WORK ITEM. A verbatim transcript of the data below is required, images omitted.

THE DATA.
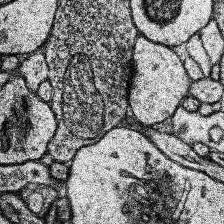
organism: Human
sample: Temporal Lobe
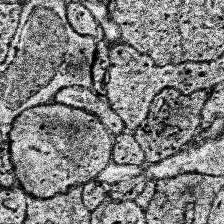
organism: Human
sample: Temporal Lobe
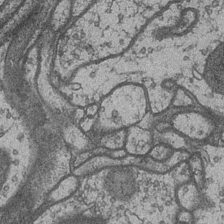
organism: Drosophila
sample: Optic medulla
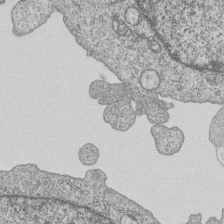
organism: Human
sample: MDA-MB-231 cells
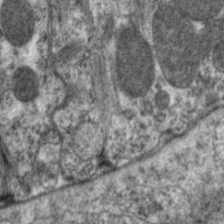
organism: C. elegans
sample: Pharynx

SOLUTION TO THE PROBLEM.
organism: Human
sample: Temporal Lobe
organism: Human
sample: Temporal Lobe
organism: Drosophila
sample: Optic medulla
organism: Human
sample: MDA-MB-231 cells
organism: C. elegans
sample: Pharynx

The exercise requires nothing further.